Qui-Gon Jinn opened his eyes and saw a dark wooden ceiling vaulting above him - -
- - below him - -
- - turning around him.
He shut his eyes again. Not seeing a reference point to be disoriented from only helped a little with the vertigo.
He was adrift in the middle of a vast tedium, decades long, cold and draining his life away. Warmth was only a memory, too long ago.
Nothing. There was nothing.
But. . . . .
He could still feel the power, the heat of it temptingly within reach, but the desire for it was gone, drowned in sorrow.

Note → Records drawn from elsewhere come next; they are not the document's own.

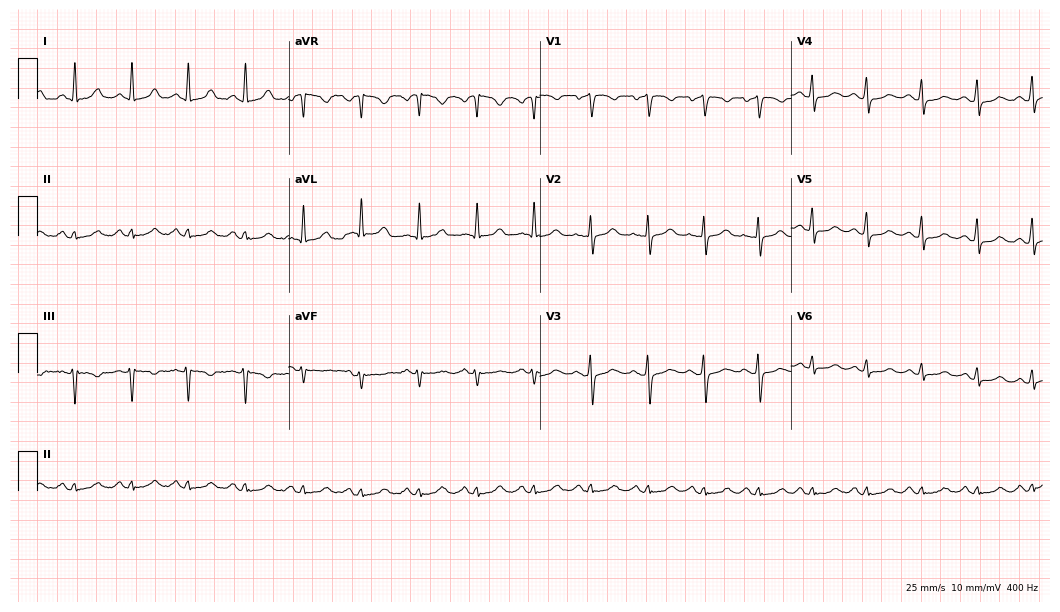
12-lead ECG from a woman, 68 years old. Findings include sinus tachycardia (a sinus rate of 100 beats per minute or more).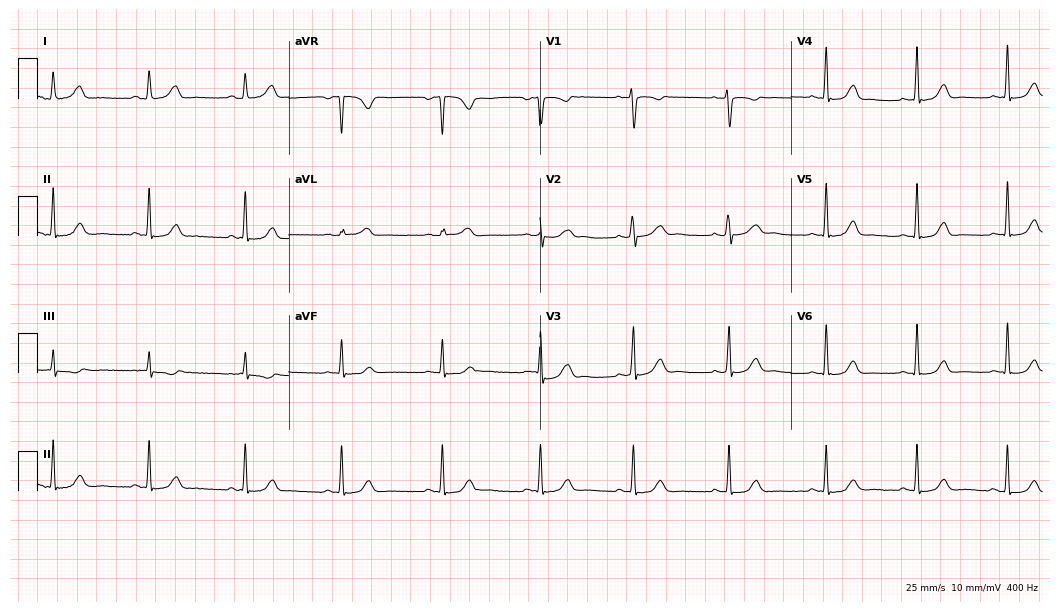
12-lead ECG from a 30-year-old female. Recorded interpretation: within normal limits.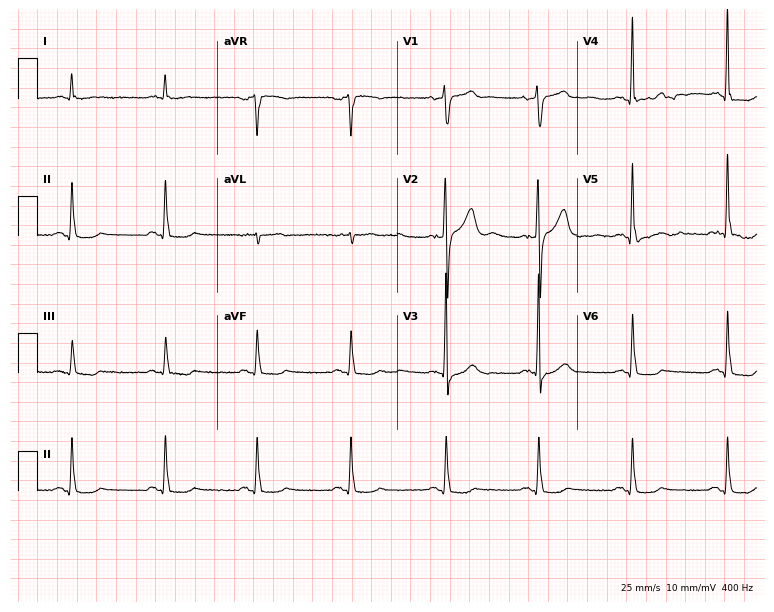
12-lead ECG from a man, 64 years old (7.3-second recording at 400 Hz). No first-degree AV block, right bundle branch block, left bundle branch block, sinus bradycardia, atrial fibrillation or sinus tachycardia recorded for this tracing. Only these six findings were labelled.

He turned his head and saw nothing but gloom in shades of dark gray. But there was. . . . . a presence. A memory.
Obi-Wan.
Qui-Gon's random half-coherent thoughts stopped in confusion. The presence and the memory did not match, clashing in a headache-inducing double image. He floated in the dark, disconnected from anything, until the fragments settled, drifting downward into a familiar reality.
A soft pillow cradled his head. Under him. The curved dark ceiling above no longer seemed to be pressing in on him. And nearby, on the same sleeping surface. . . . .
Obi-Wan.
He only saw a dark outline, recognizable as a head, a familiar profile, and nothing more. But he saw his apprentice's presence like a blue after-image in the Force, quiescent but still pulsing with youth and life. Clear and distinct and familiar.
He slid his arm outward until his fingertips touched warm skin, Obi-Wan's hand.
Qui-Gon knew he was sick, but he would recover. He closed his eyes, a darker shade of dark against the persistent dizziness. It would pass.
In the Force, he could feel Obi-Wan's heart, and his own, beating together.